80 Pages Posted: 5 Apr 2008 Last revised: 17 Dec 2008

See all articles by Josh Blackman

Josh Blackman

South Texas College of Law Houston

Abstract

Internet giant Google recently began photographing American streets with a new technology they entitled Google Street View. Their high-resolution cameras capture people, both outside, and inside of their homes, engaged in private matters. Although the present iteration of this technology only displays previously recorded images, current privacy laws do not prevent Google, or other technology companies from implementing a system that broadcasts live video feeds of street corner throughout America. Such pervasive human monitoring is the essence of the phenomenon this Article has termed omniveillance. This threat is all the more realistic in light of projected trends in technology, and the path of future Internet developments.
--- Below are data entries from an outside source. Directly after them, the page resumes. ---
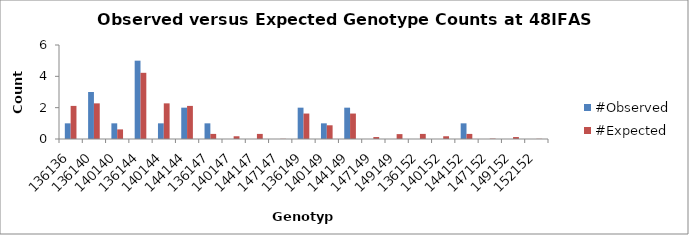
| Category | #Observed | #Expected |
|---|---|---|
| 136136.0 | 1 | 2.112 |
| 136140.0 | 3 | 2.275 |
| 140140.0 | 1 | 0.612 |
| 136144.0 | 5 | 4.225 |
| 140144.0 | 1 | 2.275 |
| 144144.0 | 2 | 2.112 |
| 136147.0 | 1 | 0.325 |
| 140147.0 | 0 | 0.175 |
| 144147.0 | 0 | 0.325 |
| 147147.0 | 0 | 0.012 |
| 136149.0 | 2 | 1.625 |
| 140149.0 | 1 | 0.875 |
| 144149.0 | 2 | 1.625 |
| 147149.0 | 0 | 0.125 |
| 149149.0 | 0 | 0.312 |
| 136152.0 | 0 | 0.325 |
| 140152.0 | 0 | 0.175 |
| 144152.0 | 1 | 0.325 |
| 147152.0 | 0 | 0.025 |
| 149152.0 | 0 | 0.125 |
| 152152.0 | 0 | 0.012 |
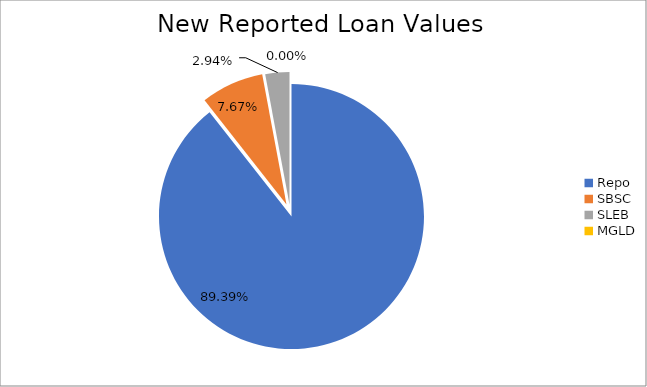
| Category | Series 0 |
|---|---|
| Repo | 11569274.617 |
| SBSC | 992880.33 |
| SLEB | 380128.691 |
| MGLD | 248.746 |
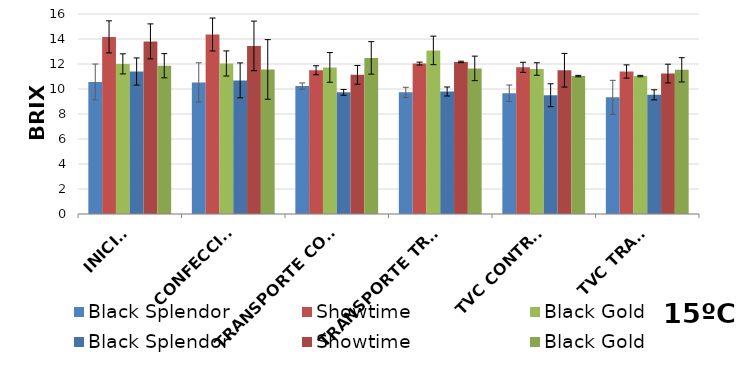
| Category | Black Splendor | Showtime | Black Gold |
|---|---|---|---|
| INICIAL | 11.4 | 13.81 | 11.863 |
| CONFECCIÓN | 10.69 | 13.447 | 11.567 |
|  TRANSPORTE CONTROL | 9.733 | 11.133 | 12.488 |
| TRANSPORTE TRAT. | 9.8 | 12.167 | 11.647 |
| TVC CONTROL | 9.5 | 11.5 | 11.033 |
| TVC TRAT. | 9.533 | 11.233 | 11.533 |
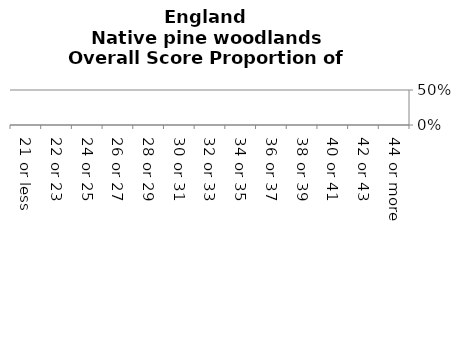
| Category | Native pine woodlands |
|---|---|
| 21 or less | 0 |
| 22 or 23 | 0 |
| 24 or 25 | 0 |
| 26 or 27 | 0 |
| 28 or 29 | 0 |
| 30 or 31 | 0 |
| 32 or 33 | 0 |
| 34 or 35 | 0 |
| 36 or 37 | 0 |
| 38 or 39 | 0 |
| 40 or 41 | 0 |
| 42 or 43 | 0 |
| 44 or more | 0 |

This Article proposes the right to your digital identity, a tort to balance privacy rights with free speech, and provide a remedy for victims of omniveillance.
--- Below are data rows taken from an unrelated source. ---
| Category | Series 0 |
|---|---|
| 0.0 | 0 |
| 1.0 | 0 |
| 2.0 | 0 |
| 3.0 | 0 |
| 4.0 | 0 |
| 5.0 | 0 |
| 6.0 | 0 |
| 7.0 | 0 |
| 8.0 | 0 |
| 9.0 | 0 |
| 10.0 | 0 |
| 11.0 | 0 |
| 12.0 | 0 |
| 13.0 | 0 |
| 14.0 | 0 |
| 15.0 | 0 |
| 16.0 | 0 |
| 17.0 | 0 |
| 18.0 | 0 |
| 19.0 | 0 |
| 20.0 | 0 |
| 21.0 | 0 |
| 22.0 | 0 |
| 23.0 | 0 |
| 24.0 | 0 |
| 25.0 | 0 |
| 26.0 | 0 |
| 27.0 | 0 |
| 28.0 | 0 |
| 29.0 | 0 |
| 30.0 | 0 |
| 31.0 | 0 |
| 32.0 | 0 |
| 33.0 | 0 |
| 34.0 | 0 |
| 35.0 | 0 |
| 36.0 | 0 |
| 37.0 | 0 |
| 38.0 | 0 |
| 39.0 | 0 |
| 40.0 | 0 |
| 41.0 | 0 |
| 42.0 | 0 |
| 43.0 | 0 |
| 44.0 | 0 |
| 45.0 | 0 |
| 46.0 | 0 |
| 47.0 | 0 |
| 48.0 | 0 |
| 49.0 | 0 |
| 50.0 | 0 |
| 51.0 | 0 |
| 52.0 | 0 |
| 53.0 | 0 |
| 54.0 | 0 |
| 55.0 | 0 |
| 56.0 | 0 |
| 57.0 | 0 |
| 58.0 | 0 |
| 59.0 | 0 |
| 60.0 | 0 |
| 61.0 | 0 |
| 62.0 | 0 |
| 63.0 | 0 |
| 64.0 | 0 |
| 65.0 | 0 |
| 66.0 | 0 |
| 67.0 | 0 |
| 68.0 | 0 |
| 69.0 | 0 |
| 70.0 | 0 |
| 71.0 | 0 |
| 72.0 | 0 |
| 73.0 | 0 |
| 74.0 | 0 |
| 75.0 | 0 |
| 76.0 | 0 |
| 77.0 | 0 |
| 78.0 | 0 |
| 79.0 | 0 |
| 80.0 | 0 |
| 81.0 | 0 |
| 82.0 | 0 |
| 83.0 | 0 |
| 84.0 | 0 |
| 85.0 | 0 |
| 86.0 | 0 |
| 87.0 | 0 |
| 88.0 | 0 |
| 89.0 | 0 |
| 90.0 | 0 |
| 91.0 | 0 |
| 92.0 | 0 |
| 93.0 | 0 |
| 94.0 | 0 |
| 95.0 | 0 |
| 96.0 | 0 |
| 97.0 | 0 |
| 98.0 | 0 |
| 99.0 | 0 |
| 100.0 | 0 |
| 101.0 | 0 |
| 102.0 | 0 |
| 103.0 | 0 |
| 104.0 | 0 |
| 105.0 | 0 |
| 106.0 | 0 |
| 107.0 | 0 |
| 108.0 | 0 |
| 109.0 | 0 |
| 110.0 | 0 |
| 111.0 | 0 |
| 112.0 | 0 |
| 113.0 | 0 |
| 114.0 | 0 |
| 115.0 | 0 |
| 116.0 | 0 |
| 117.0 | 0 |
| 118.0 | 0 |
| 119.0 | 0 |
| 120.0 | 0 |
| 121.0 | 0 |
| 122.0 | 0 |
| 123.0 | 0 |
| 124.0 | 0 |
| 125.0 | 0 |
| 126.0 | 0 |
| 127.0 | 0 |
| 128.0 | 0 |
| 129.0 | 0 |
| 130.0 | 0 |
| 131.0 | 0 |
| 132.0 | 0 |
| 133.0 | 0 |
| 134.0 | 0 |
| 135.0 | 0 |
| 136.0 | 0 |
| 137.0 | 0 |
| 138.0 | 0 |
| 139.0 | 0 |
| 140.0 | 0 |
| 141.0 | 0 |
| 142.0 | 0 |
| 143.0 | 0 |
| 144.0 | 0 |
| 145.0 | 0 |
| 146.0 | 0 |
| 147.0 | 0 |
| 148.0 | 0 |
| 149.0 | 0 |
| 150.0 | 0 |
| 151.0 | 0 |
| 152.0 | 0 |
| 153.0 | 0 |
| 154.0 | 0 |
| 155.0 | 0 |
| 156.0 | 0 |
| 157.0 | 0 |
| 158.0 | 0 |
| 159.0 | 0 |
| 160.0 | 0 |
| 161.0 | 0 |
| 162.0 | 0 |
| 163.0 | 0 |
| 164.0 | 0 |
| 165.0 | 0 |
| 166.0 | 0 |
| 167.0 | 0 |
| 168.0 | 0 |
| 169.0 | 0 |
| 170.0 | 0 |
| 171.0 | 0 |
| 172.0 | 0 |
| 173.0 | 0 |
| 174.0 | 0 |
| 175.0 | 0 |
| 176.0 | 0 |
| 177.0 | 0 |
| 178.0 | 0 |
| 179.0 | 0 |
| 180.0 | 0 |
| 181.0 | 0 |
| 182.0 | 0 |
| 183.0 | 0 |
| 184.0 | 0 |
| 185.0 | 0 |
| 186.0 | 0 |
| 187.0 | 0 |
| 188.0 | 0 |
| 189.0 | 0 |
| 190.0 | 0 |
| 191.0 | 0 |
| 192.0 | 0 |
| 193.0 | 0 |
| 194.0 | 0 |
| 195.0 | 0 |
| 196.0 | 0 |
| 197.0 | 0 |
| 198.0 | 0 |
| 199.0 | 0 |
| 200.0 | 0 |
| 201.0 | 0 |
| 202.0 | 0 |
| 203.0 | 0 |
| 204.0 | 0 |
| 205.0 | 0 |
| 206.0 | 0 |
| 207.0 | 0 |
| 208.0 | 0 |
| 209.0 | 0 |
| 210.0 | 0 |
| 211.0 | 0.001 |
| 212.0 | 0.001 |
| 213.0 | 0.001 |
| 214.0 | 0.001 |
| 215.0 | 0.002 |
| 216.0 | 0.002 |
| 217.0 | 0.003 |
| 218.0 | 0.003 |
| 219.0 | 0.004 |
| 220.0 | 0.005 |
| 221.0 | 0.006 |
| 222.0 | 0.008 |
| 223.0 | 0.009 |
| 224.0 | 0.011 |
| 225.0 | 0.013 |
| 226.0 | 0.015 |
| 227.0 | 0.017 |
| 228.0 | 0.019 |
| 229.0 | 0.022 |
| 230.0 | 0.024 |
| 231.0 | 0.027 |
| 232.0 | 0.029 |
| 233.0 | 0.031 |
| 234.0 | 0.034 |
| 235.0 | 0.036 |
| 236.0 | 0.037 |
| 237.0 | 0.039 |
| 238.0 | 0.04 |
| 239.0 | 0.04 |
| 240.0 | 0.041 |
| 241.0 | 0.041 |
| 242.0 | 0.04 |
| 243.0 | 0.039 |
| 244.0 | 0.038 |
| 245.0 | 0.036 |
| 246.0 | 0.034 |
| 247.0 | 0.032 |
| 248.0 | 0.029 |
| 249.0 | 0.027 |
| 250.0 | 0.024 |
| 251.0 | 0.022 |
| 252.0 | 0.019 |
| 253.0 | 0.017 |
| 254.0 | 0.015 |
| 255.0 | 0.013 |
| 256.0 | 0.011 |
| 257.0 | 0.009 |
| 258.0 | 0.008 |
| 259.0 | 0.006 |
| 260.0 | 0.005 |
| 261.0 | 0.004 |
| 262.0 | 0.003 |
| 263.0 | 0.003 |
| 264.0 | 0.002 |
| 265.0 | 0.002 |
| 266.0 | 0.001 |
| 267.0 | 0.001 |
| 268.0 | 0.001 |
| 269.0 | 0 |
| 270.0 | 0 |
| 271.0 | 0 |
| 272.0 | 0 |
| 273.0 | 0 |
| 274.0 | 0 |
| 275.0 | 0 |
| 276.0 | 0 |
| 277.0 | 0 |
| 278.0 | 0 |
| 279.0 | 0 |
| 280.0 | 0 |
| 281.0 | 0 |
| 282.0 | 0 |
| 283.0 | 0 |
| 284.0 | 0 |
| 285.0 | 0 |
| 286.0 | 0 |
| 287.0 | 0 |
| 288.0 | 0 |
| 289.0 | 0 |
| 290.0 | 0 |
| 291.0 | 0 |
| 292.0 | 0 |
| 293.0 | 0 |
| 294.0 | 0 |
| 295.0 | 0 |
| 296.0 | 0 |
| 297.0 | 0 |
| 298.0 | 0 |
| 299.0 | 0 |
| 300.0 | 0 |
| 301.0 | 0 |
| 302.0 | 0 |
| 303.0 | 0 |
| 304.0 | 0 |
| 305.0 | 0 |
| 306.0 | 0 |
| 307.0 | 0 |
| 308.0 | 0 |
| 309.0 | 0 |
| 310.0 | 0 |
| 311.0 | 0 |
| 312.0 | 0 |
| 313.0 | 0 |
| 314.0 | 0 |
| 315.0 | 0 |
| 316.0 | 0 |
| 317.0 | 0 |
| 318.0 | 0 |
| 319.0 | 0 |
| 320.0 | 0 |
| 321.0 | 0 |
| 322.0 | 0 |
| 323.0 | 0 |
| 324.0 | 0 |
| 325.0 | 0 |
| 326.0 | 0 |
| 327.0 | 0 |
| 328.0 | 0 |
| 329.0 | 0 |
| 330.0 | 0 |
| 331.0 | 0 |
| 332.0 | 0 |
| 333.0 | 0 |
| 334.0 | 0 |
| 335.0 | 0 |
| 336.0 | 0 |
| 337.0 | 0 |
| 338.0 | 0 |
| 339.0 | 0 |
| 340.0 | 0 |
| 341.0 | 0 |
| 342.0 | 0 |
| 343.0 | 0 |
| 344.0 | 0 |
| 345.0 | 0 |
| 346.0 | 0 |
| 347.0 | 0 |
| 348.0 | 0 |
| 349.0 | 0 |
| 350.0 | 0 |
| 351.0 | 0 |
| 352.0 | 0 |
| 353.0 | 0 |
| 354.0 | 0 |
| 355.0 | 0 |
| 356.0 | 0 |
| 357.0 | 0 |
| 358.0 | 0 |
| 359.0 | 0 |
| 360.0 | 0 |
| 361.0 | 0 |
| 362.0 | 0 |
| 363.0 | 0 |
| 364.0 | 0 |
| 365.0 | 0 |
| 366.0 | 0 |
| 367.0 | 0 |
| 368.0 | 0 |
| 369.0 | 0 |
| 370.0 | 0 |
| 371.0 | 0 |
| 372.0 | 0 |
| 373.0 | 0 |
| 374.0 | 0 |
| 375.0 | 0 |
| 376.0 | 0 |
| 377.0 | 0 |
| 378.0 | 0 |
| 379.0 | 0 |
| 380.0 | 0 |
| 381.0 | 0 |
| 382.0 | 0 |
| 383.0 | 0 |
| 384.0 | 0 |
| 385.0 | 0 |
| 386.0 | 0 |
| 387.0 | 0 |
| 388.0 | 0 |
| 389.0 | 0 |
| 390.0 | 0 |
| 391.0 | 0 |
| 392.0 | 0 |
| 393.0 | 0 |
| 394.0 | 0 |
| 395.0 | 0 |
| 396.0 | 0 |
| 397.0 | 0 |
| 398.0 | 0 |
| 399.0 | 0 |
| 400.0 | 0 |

This tort emerged from existing privacy torts, borrowing from criminal law, criminal procedure, and paparazzi and voyeurism statutes, and develops a workable framework to remedy victims of omniveillance. The tort has four factors that are balanced to create a workable equilibrium between privacy and free speech. The first element modifies the tort of intrusion upon seclusion and adopts a reasonable expectation of privacy standard. The second element serves as a reflection on society's changing perceptions of offensiveness, lowering the standard from "highly offensive" to "offensive," mirroring contemporary sensibilities. The third element of the tort focuses on the new, more pervasive methods of electronic data dissemination over social networks and viral Internet distributions, and accords greater liability to larger and more indiscriminate distribution. The fourth element weighs the newsworthiness exception from the tort of public disclosure of private facts against the level of intrusion into an individual's privacy, attempting to strike a fair balance so that privacy has a chance to outweigh free speech when applied in our courts. Enforced as a common law tort, where each state can define the contours of the tort to meet their citizen's specific needs, the right to your digital identity is a viable remedy for victims of omniveillance.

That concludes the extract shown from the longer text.